Legislators Benjamin Vitale and Patrick Mahunik, who represent Districts 3 and 12 respectively, are seeking the chairman seat with current Chairman Keith Batman announcing that he will not consider a third year.

Vitale has received the majority of Democrats' support, gathering five of eight votes so far. Mahunik said he has two other Democrats' support, as well as the support of Republican legislators.

Minority Leader Paul Pinckney confirmed to The Citizen Friday that most if not all Republicans plan to back Mahunik, though he said that's always subject to change when the final vote comes through.

"We had a couple of people that said they'd be interested (in chair) if we had enough votes," Pinckney said. "All of our votes, we would still need some Democratic support. I don't think anybody is going to cross over to support a Republican when we're in the minority, so we looked at all angles, and at this point in time, we would move ahead with Pat and work in bipartisanship and get some things accomplished."

The 15-member Legislature will be comprised of seven Republicans and eight Democrats in 2018.

Batman said he's backing Vitale. Following the previous county Administrator Suzanne Sinclair's resignation in early 2017, Batman, Vitale, Majority Leader Aileen McNabb-Coleman and Cayuga County Treasurer Jim Orman became the interim administrators as a management team. 

Batman said that experience Vitale has will be invaluable for new county administrator J. Justin Woods, who starts full-time with the county on Dec. 18. 

Mahunik said he's running because he's not agreed with some of the ethics behind how the body has operated in his approximate decade of service. For example, he said, every year whoever is running for chair offers committee chair positions in return for support. That's something he said he will not do.

"I just think it's unethical, and I put my name out there," he said. "If I get beat on the floor, that's fine with me, but at least it's not by five people in a room," he added of the Democratic caucus.

According to local law, the chair position is a full-time job and earns a $30,000 salary. Batman said he's concerned that Mahunik will not have the time to devote to the post, considering Mahunik is the principal of Dryden High School. 

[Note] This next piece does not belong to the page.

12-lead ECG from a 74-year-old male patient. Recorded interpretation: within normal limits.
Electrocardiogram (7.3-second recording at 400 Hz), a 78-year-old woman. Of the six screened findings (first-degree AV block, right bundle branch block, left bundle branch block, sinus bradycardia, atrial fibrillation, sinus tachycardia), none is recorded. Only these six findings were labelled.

Mahunik said he would not run if he didn't think he could do the job. 

"I have a great crew around me, and if I need to step away, I can," he said. "I think we have a great administrator that doesn't need to be micromanaged at this point."

Mahunik pointed out that Vitale, too, has a full-time job. Vitale is the executive director of the Central New York Regional Market Authority. Vitale said his day job has very flexible hours, adding that he'd just worked at 3 a.m. on Friday. He added that his staff always helps him out, and he's considering retiring or semi-retiring. 

"I've been part of the operations for almost a year or so, and it might be handy for the new administrator to be able to take a few steps and ask a couple of questions," he said. "I'm not looking to get my fingers in the day-to-day operations. I know the difference between policy and day-to-day stuff, but I do think it requires the time, and I understand how much that is, and I have that ability. I'm going to at least give the legislators that option."

In an interview with The Citizen on Wednesday, Batman cautioned that whoever takes on the role will have a lot to tackle. He highlighted the body's consideration of redistricting, increasing legislators' salaries, upgrades to Emerson Park, and resuming communication with the Cayuga Nation, among many other things. 

"It's very important that the chair have a physical presence in the county office building," he said. "'Out of sight, out of mind' is cliche, but unfortunately it's very true. ... I guess if I had one piece of advice, don't come in every day. That communicates that you're too involved, too operational. Two or three days a week, absolutely, so people see you and talk to you, and particularly, the administrator can pop in."

The Legislature's reorganization meeting will take place 5:30 p.m. Thursday, Jan. 4. A chair is picked by a weighted majority vote, and if one is not chosen by Feb. 1, Cayuga County Clerk Sue Dwyer, a Republican, will be tasked with appointing one for the remainder of the year.